Mental Health Impacts of Covid-19
Is it fear of contracting, grief for loved ones, or simply stress about the whole thing?
My loving partner sent me a Vox article yesterday and told me that it seemed like mental health strains during the pandemic were more tied to case counts than to lockdown measures. He loves to tell me reasons why I should get over my pandemic despair and this was a perfect little way to slip it into conversation. The article shows that rates of mental health distress (either anxiety or depression) have been moving in lockstep with case counts here in the US. Here’s my version of their chart:
Pretty wild! That looks like a seriously strong correlation. But to the keen economist eye and the raging feminist heart, I knew the story didn’t end there and I was going to prove it. And look what I found!
This chart plots the state averages for the mental health distress metric over their average number of new cases per 100,000 residents over the sample dates. There is literally a negative correlation between the number of new cases and mental distress. North and South Dakota really stick out as having the highest average number of new cases per 100,000 (over the sample period) and also the lowest measures of mental health distress. If you plot mental health distress against the data on deaths by state, you get no correlation at all.
So what does this tell us? Well for starters, it tells us that it doesn’t appear to be the case that being in a place with higher rates of covid-19 makes people more likely to experience symptoms of depression and anxiety. Instead, the data indicate that the depression and anxiety people are facing is at least somewhat detached from real risk rates. People in California and Oregon have much lower risk of picking up the virus off of the street and yet report some of the highest rates of depression and anxiety symptoms. Of course, many people have loved ones who live in a different states, so grief could very well be contributing to the picture here. But still, one would think that grief en masse would be elevated in the locales where suffering and death were at their highest?

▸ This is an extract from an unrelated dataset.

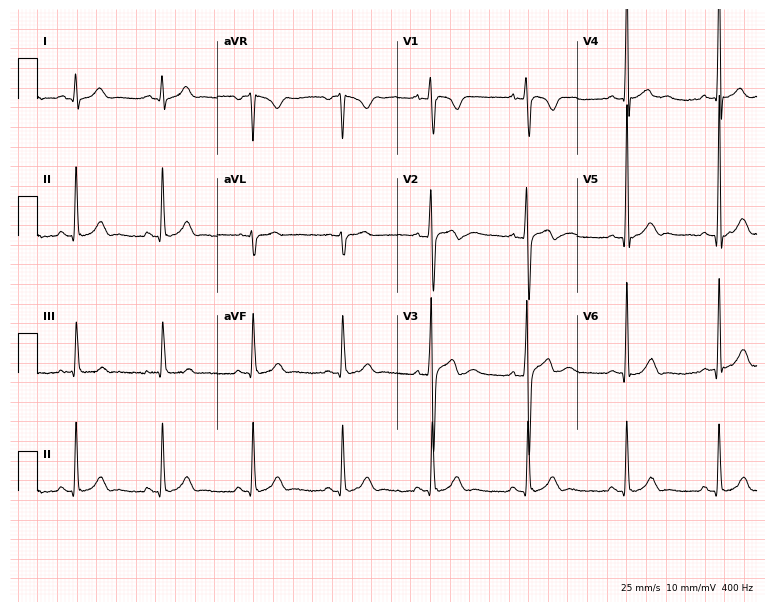
12-lead ECG from a 17-year-old man. Labelled as a normal ECG.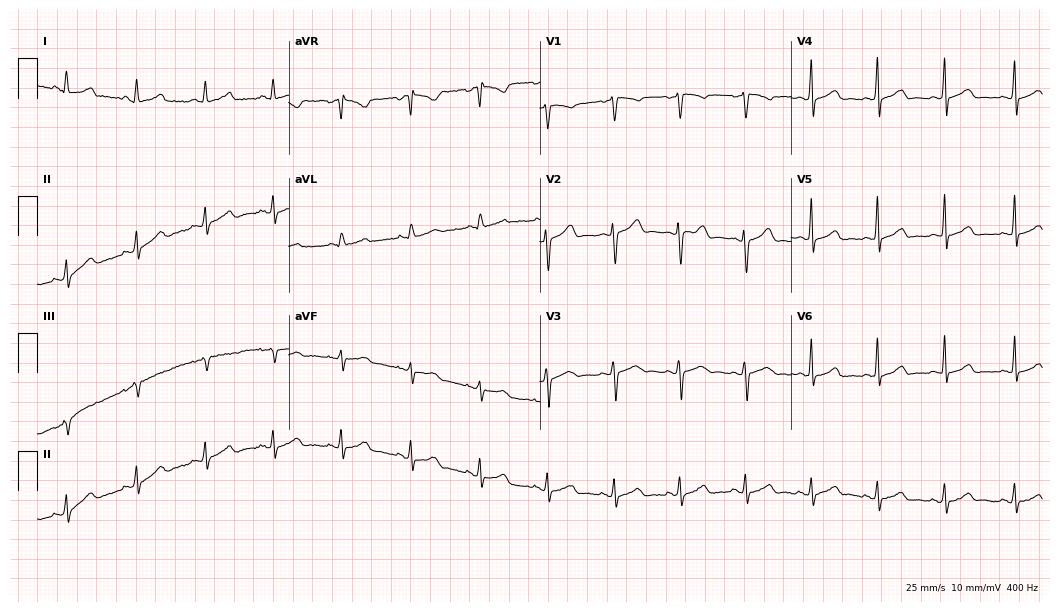
ECG — a female, 26 years old. Labelled as a normal ECG.

On the other hand, when case rates rise nationally, we do see an increase in national mental health distress. How is this possible? Could it be that mental health is more tied to economic security, or isolation? Seems to me that all of us in California - where case rates per 100,000 are relatively low but mental distress high - are just sitting and watching that New York Times chart update. And as we watch the country worsen, even if our state is doing relatively better, we see the length of lock-downs and the amount of national suffering rise and feel our own power in this battle dwindle ever smaller.
For those interested, I also ran a series of regressions to test the hypothesis that the correlation between cases and depression/anxiety is driven by the time series and not by region (i.e. local risk). In each specification I ran, I found that once time fixed effects were included in the regression, the strong positive relationship disappeared. For example, I’ve included some simple binned scatter plots with death growth rates plotted against depression and anxiety symptoms reported at the state-date level (with a frequency of approximately every two weeks, with some exceptions). Without any fixed effects, we see the strong positive relationship we’d expect.
But when we add a time fixed effect - basically taking the time trends I plotted in the first chart out of the data so that we’re looking primarily at the variation in cases and mental health across states - we get no relationship.
No matter what definitions I use - case counts, case growth rates, death counts, death growth rates, past rates, present rates - I get the same result. Mental health distress rises and falls with total national case counts, but is not correlated with regional intensity of virus spread or mortality. This gives us just a start for thinking about how and why the pandemic has impacted people’s mental health. And the picture is not as clear as one might hope.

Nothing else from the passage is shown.